Landahl has been at the vortex of the planning and implementation of Stockholm’s carbon-cutting since the beginning two decades ago. Currently his team is also in charge of climate assessments for the city.
The tall, sandy-haired civil engineer and environmental planner began tackling climate issues in 1994 while working in Stockholm’s City Planning Administration where the focus was on land use planning and urban master plans. He first became engaged with climate issues out of concern over urban sprawl.
That concern led him and other planners to examine the financial implications of alternative land use patterns. Through their analysis, they arrived at a conclusion that was to have a major impact on the city, its growth pattern, and its environmental footprint.
They discovered that curbing sprawl by concentrating new development within the municipality would not only have economic and tax benefits for the city—and social benefits for the public—but would benefit the environment by reducing CO2 emissions.

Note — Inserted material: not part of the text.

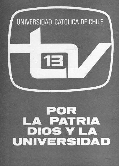 Logo de la Corporación de Televisión de la Pontificia Universidad Católica de Chile (Canal 13 Chile) entre 1968 y 1978.

At about that time, Landahl moved to the city’s Environment and Health Administration where he proposed that the city should develop a climate strategy to help set the city’s overall priorities. As part of that then-novel undertaking, he and other staff began considering different cost-effective measures to reduce CO2 emissions.
With some help from technical consultants, they examined the city’s energy use—for heating, transport, and power—and they calculated the emissions that were being created, sector-by-sector, process-by-process.
Waste to Energy
That meticulous analytical effort led to the adoption of all kinds of new technologies and processes for tamping down fossil fuel-based emissions. For example, Stockholm’s sewage sludge is now biodigested, and the methane gas produced is blended with natural gas. The “biogas” blend—70 percent biogas, 30 percent natural gas—is now available at gas stations throughout the city for cars that can run on methane.

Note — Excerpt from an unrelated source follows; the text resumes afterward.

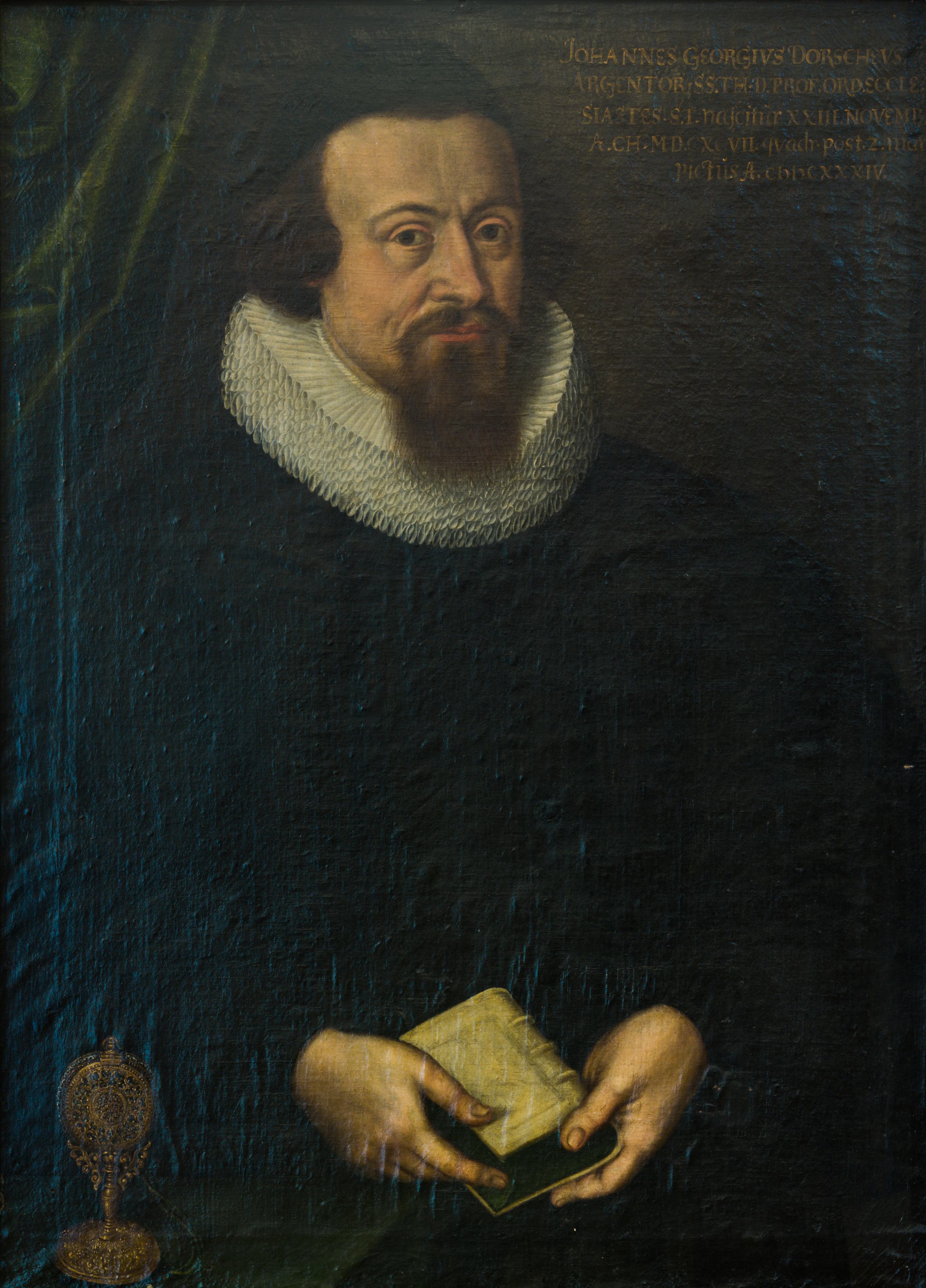 Jean Georges Dorsch (1597-1659), professeur de théologie protestante à l'Université de Strasbourg. Portrait à l'huile sur toile peint en 1634. Collections du Chapitre de Saint-Thomas à Strasbourg, salle Capiton

The sewage produced by 100 people can generate enough methane to fuel a car. Once methane production is increased by adding organic waste from households, such as food waste, planners calculate that it will only take the waste of 60 people to fuel one car.
Stockholm is currently building a biogas grid. (The south and west of Sweden already have a natural gas grid to which biogas is added.) The city is also interested in the potential for producing biogas from forestry and agricultural residues, which can be heated and gasified.
By 2020, the city hopes to collect at least 70 percent of Stockholm’s food waste for biogas production. A facility for sorting food waste for biogas production is planned in the city’s Högdalen district.
Transit Efficiency
The climate plan has also led to efficiency improvements in the city’s public transit system. Schedules on all modes of public transit are coordinated to minimize waiting times. All bus and rail lines meet at the central train station, linking all public transit.
All final stops on the city’s rail lines have park-and-ride facilities so travelers beyond the city limits can reach the city’s outskirts by car and then transition there to public transit. (A more complete description of Stockholm’s transportation challenges and responses can be found in Part 4 of this series.)
Landahl is optimistic about the many potential benefits the climate plan can produce for the city, and he sees no economic downside to the city’s vigorous effort to drive down its greenhouse gas emissions.
“We’ve had wonderful growth,” he remarked. “We are the quickest growing capital in Europe at the moment.” People and companies want to move to Stockholm, he said. Stockholm’s service sector is growing, “and still we are managing to bring down the emissions.”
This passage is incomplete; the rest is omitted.